**Records for the exercise:**
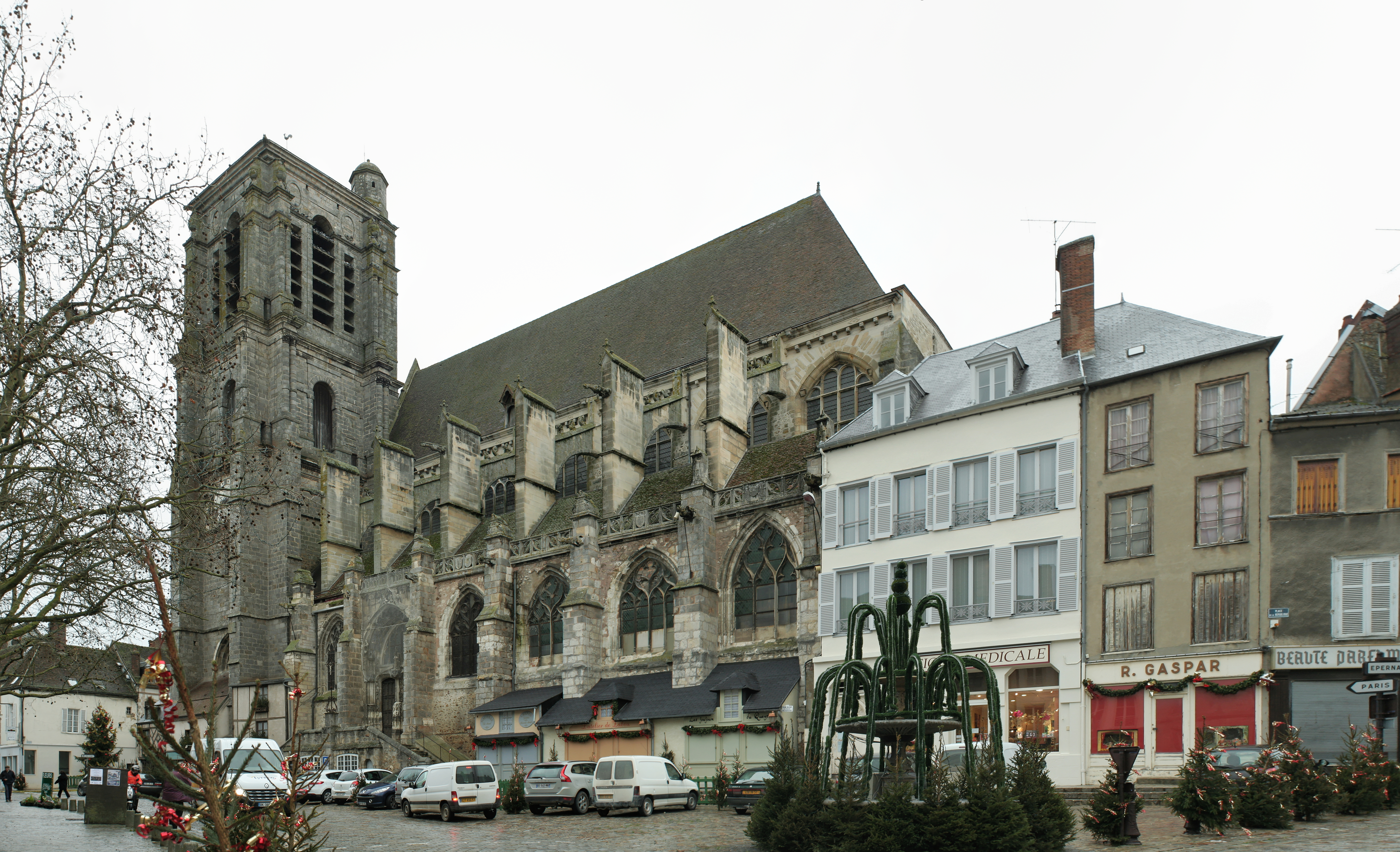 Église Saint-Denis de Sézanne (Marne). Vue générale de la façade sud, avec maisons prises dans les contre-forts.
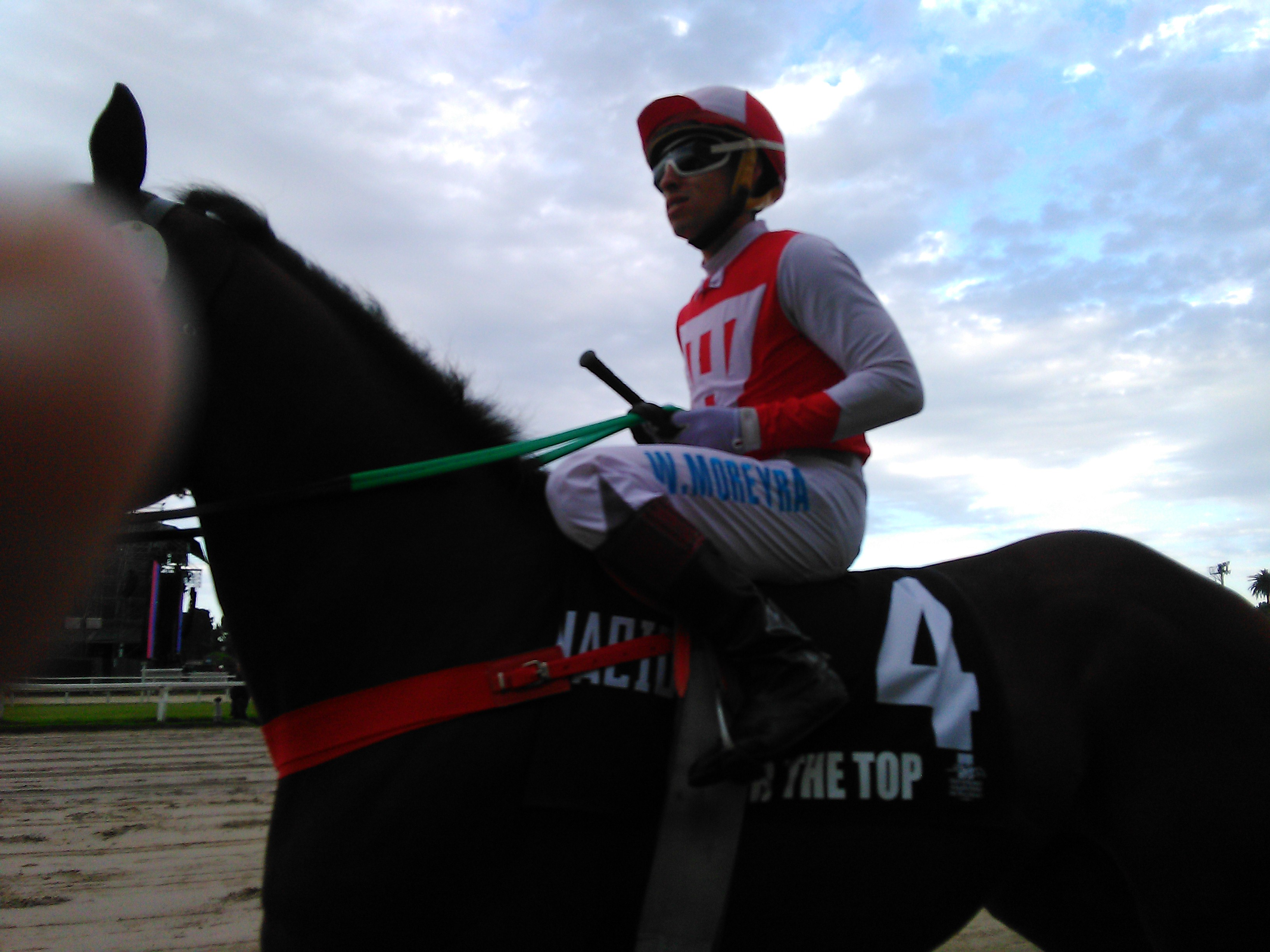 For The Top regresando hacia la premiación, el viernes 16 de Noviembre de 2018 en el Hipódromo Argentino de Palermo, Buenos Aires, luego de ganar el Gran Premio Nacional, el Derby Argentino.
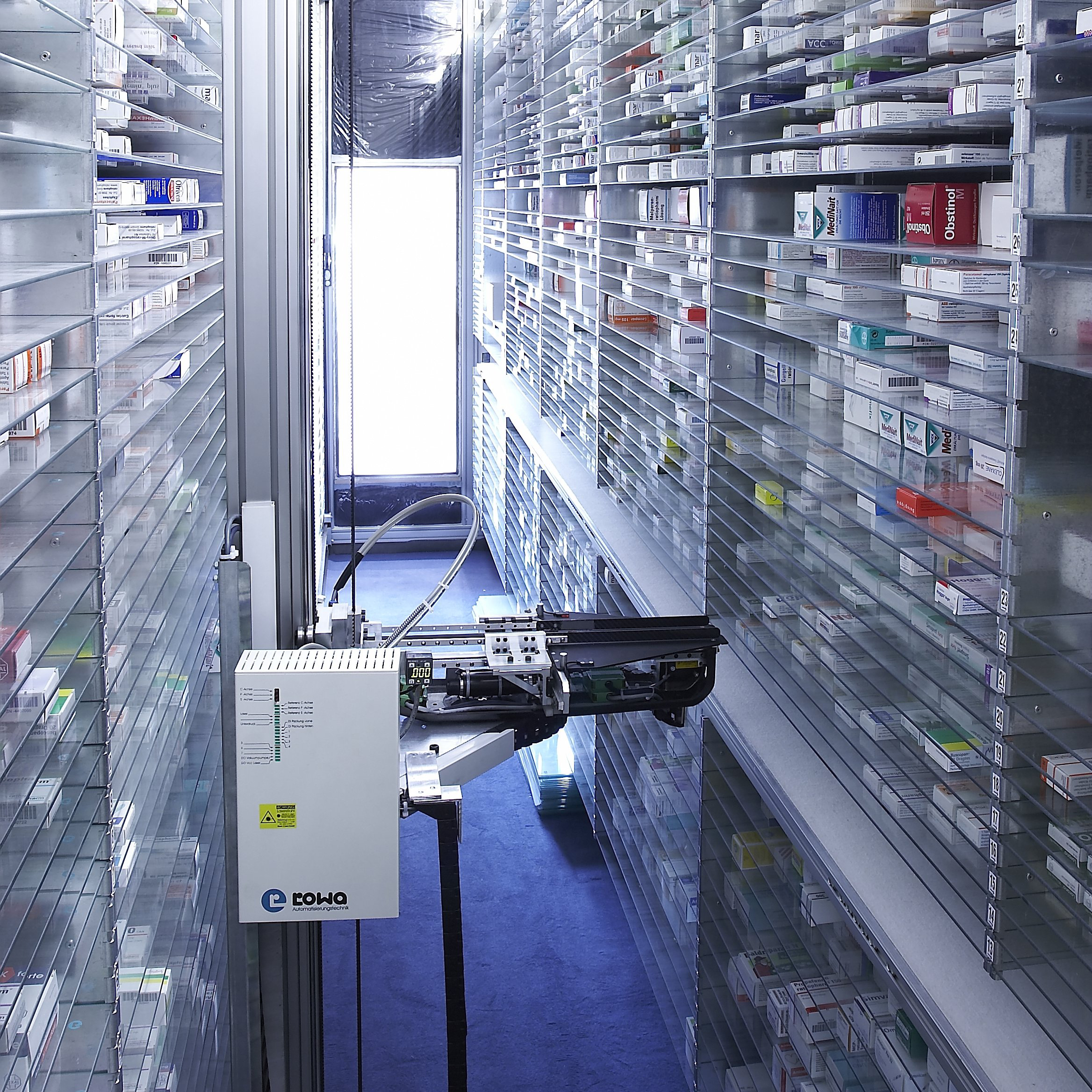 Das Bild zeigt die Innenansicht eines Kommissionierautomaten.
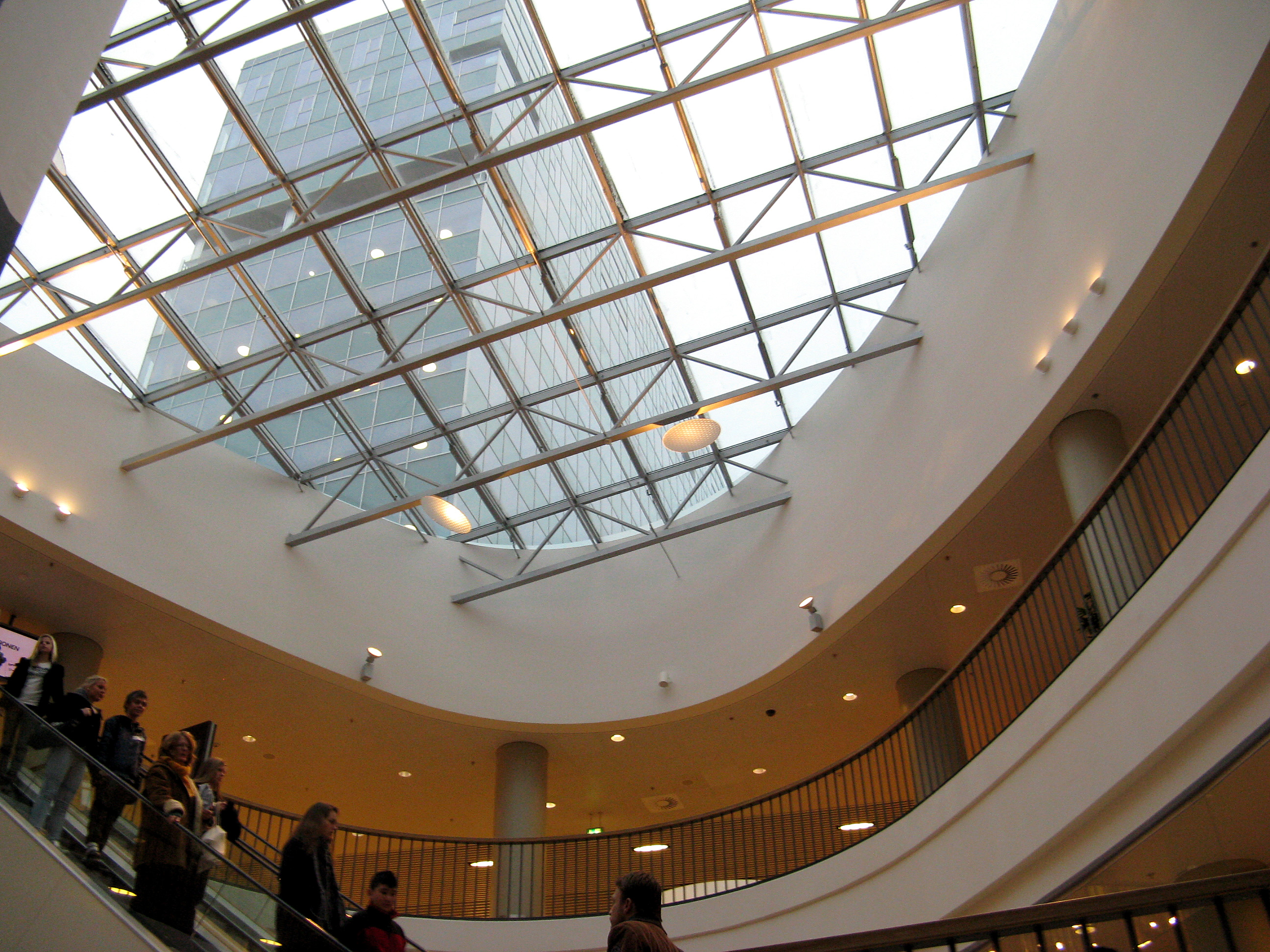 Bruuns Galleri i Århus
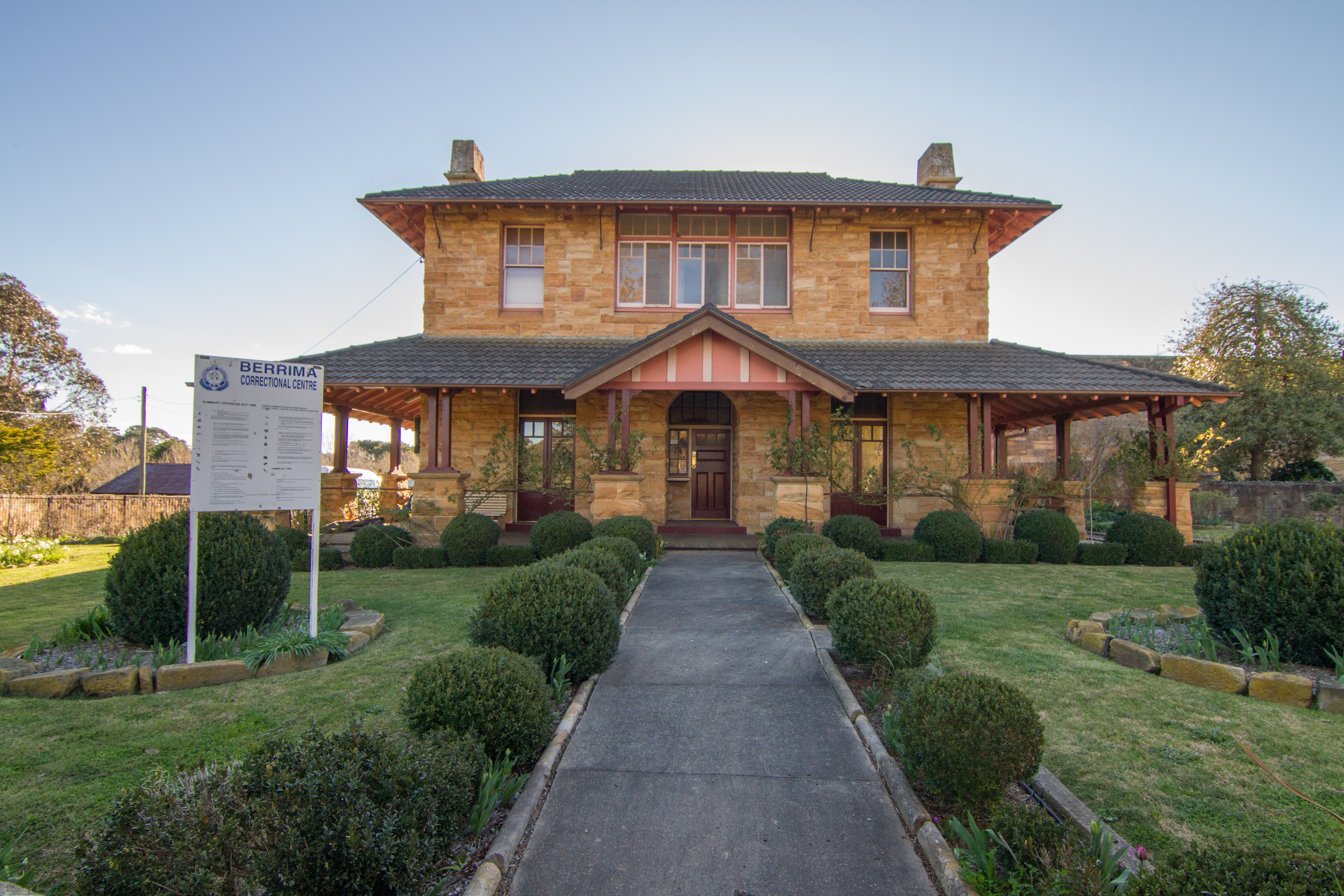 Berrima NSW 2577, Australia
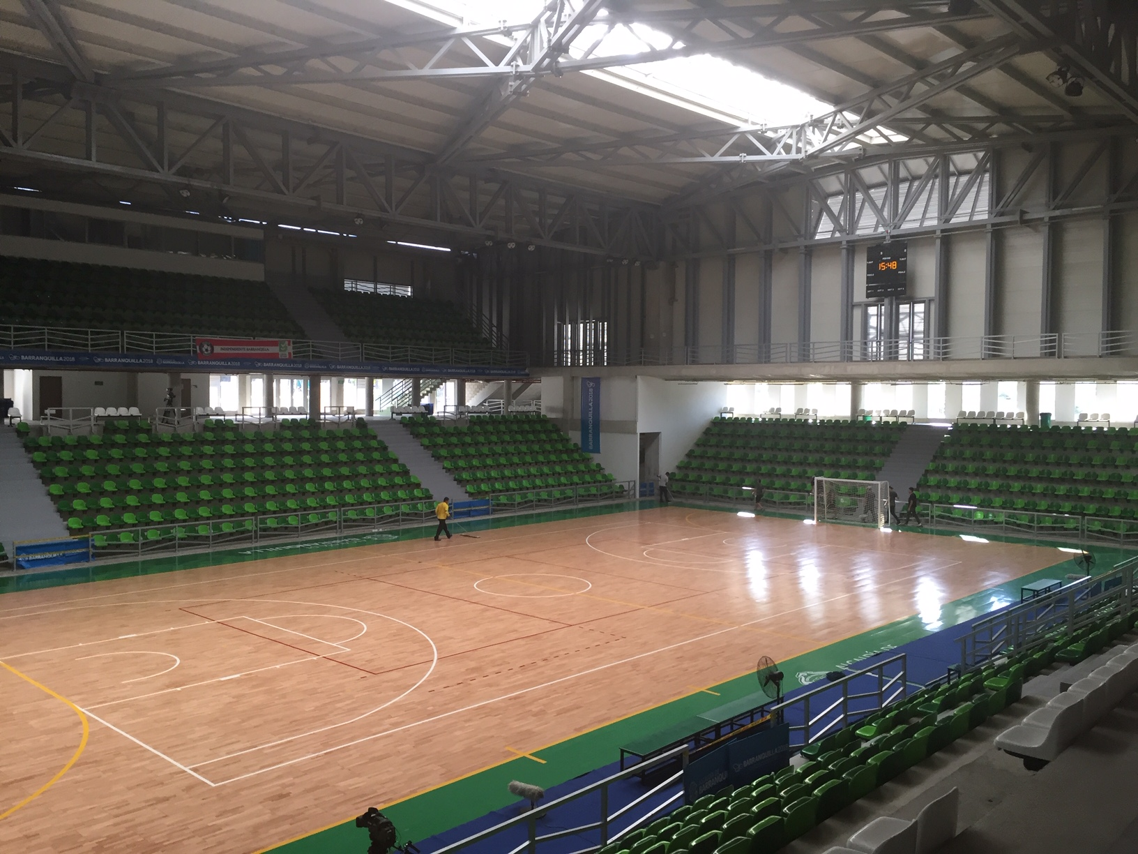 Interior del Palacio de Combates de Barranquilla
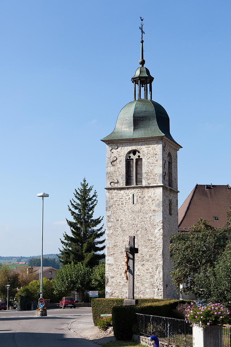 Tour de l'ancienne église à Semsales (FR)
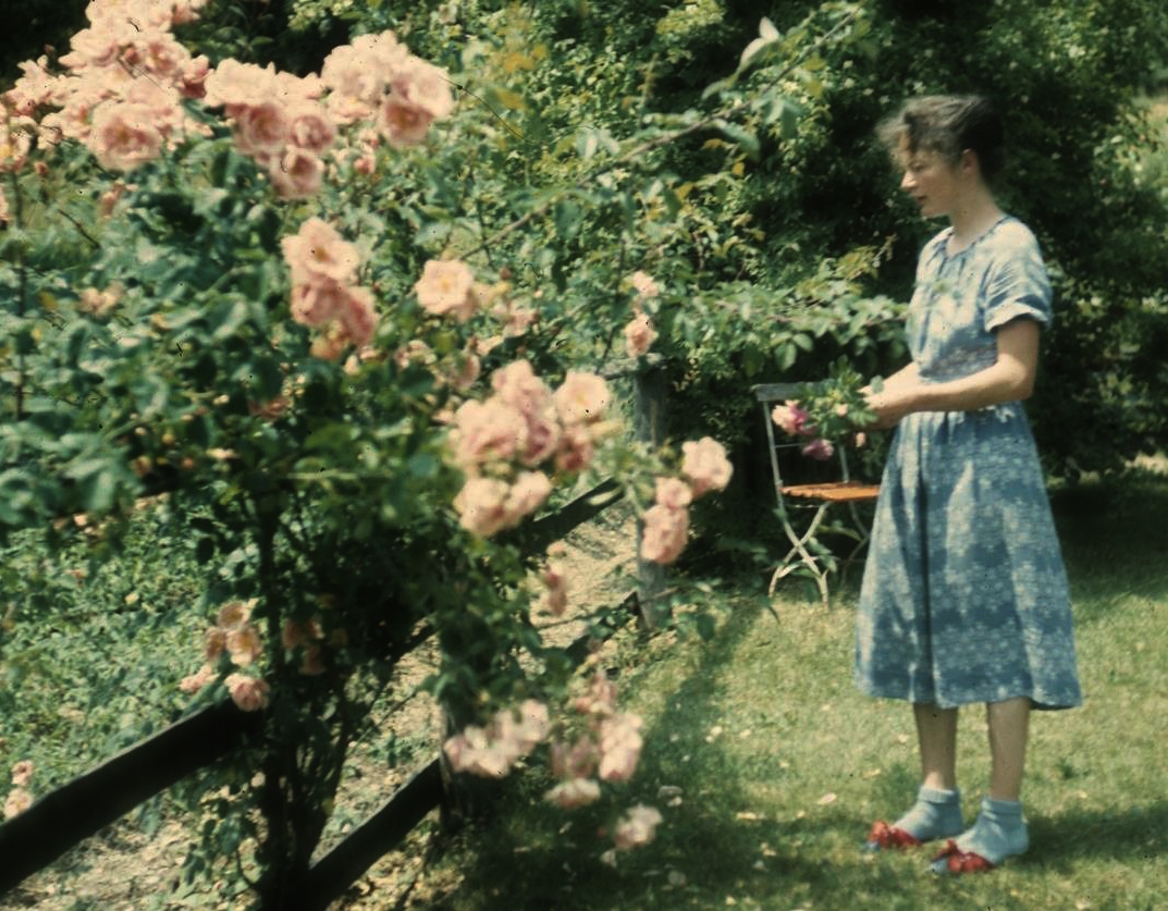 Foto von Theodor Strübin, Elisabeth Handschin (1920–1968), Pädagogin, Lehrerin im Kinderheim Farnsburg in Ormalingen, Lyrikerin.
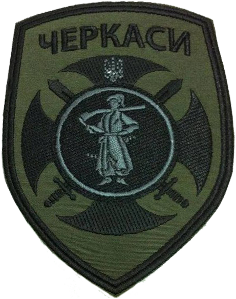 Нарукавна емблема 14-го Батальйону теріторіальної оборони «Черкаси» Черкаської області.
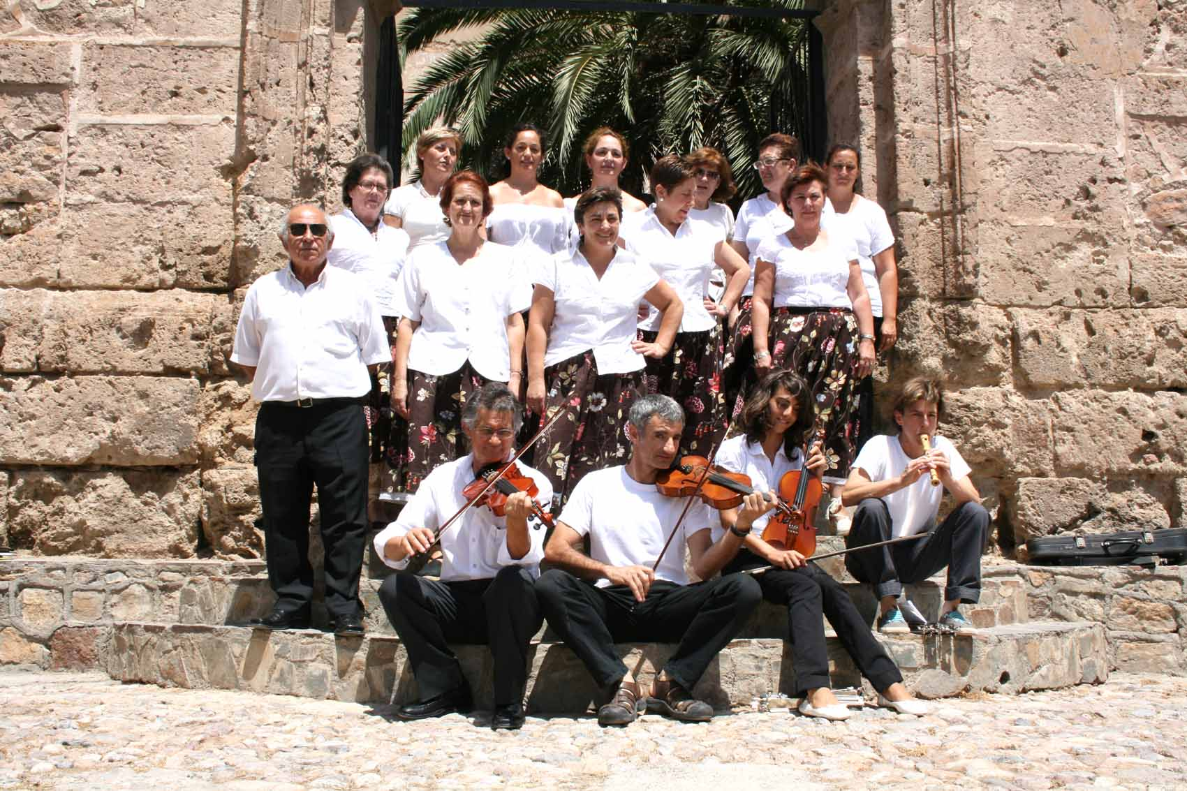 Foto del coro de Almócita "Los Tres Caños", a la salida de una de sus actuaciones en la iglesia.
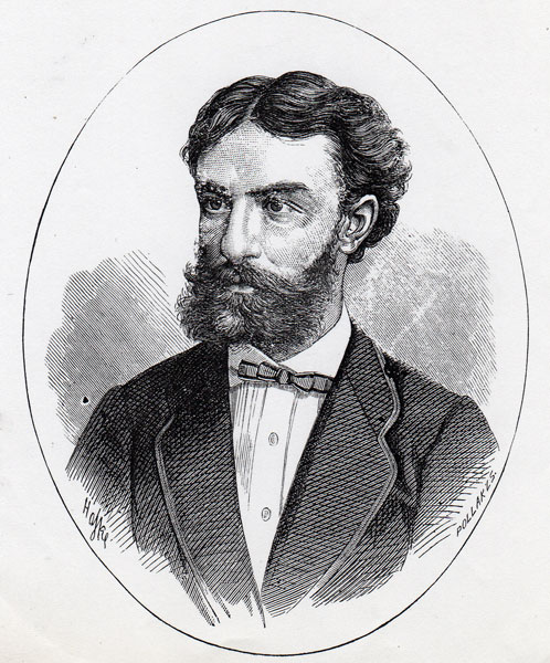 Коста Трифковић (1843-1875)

**Exercise requirements:** In the data above, find the line with "Foto von Theodor" and the line with "Нарукавна емблема 14-го". Please copy exactly those two lines and every line between them, but not the pictures.

**Exercise result:**
 Foto von Theodor Strübin, Elisabeth Handschin (1920–1968), Pädagogin, Lehrerin im Kinderheim Farnsburg in Ormalingen, Lyrikerin.
 Нарукавна емблема 14-го Батальйону теріторіальної оборони «Черкаси» Черкаської області.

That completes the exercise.